Se a probabilidade de ter sido um crime político já tornava o assassinato de Marielle Franco, em 2018, um dos piores momentos da história política brasileira, as investigações em curso pela Polícia Federal fazem despontar um cenário ainda mais sombrio do que se imaginava. Se tudo vier a ser comprovado, os fatos em apuração demonstram o nível de capilaridade e articulação do crime organizado no Rio de Janeiro, inclusive contaminando as instituições, com ramificações na polícia, na Justiça e na política local e federal. O que a fuga da prisão de segurança máxima de Mossoró, de bandidos ligados ao tráfico de drogas, denunciou em episódio recente, o caso Marielle escancara em tintas repugnantes. A situação é alarmante. O avanço da criminalidade em um estado preocupa o país inteiro. Em Pernambuco, por exemplo, o domínio das gangues do tráfico se espalha das penitenciárias para as comunidades em diversas cidades, impondo aflições para a população e sérios problemas para as autoridades de segurança pública.
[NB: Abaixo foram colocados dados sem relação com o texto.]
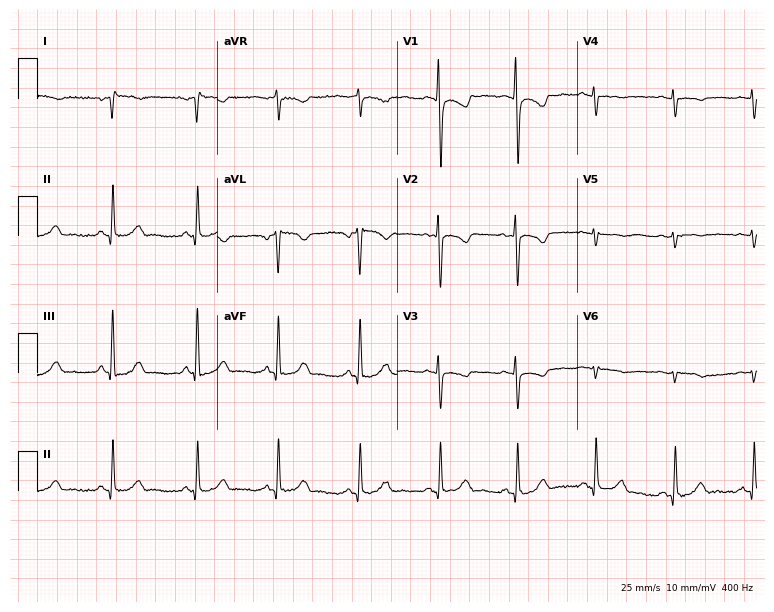
Standard 12-lead ECG recorded from a female, 37 years old (7.3-second recording at 400 Hz). None of these six findings is recorded: first-degree AV block, right bundle branch block, left bundle branch block, sinus bradycardia, atrial fibrillation, sinus tachycardia. Findings outside these six are not listed.

A prisão dos supostos mandantes do crime cometido há seis anos, por outro lado, também serve para ilustrar – caso as indicações se confirmem – a importância do trabalho investigativo técnico da Polícia Federal, que pode ter solucionado o caso que, deixado à polícia local, não saía do canto. As descobertas da PF explicam por que: o envolvimento de policiais com as milícias e o assassinato de Marielle impediam as investigações de ir adiante. Uma das motivações para o crime teria sido a atuação da vereadora em áreas dominadas por milícias, redutos eleitorais dos irmãos sob investigação – que negam a participação como mandantes.
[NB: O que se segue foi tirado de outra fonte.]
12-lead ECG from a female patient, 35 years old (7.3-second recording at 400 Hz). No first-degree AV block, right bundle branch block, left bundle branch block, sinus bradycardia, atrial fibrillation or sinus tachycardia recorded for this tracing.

O relatório de quase 500 páginas da Polícia Federal aponta a questão imobiliária como pano de fundo da divergência do interesse dos supostos mandantes com a influência crescente de Marielle Franco junto à comunidade. Segundo o ministro da Justiça, Ricardo Lewandowski, a vereadora postulava as mesmas terras para fins de moradia popular. O diretor-geral da Polícia Federal, Andrei Soares, por sua vez, acredita que o crime tenha sido cometido em um contexto mais amplo, em que as milícias eram confrontadas por Marielle.
Do ataque inadmissível à democracia, realçado com a covarde emboscada que tirou a vida de uma vereadora e seu assessor, surgem evidências da impregnação do crime nas instituições brasileiras, que precisa ser esclarecida e combatida. Além do ex-chefe da Polícia Civil do Rio de Janeiro, Rivaldo Barbosa, os irmãos Brazão foram detidos: Domingos é conselheiro do Tribunal de Contas do Estado, e Chiquinho, nada menos que deputado federal – na época, vereador, portanto colega de parlamento e adversário político de Marielle. O partido de Chiquinho é o União Brasil, que já deu início ao processo de expulsão dele do partido. A perda de mandato é outra possibilidade, a ser examinada por seus pares no Congresso, em paralelo à continuidade do processo na Justiça.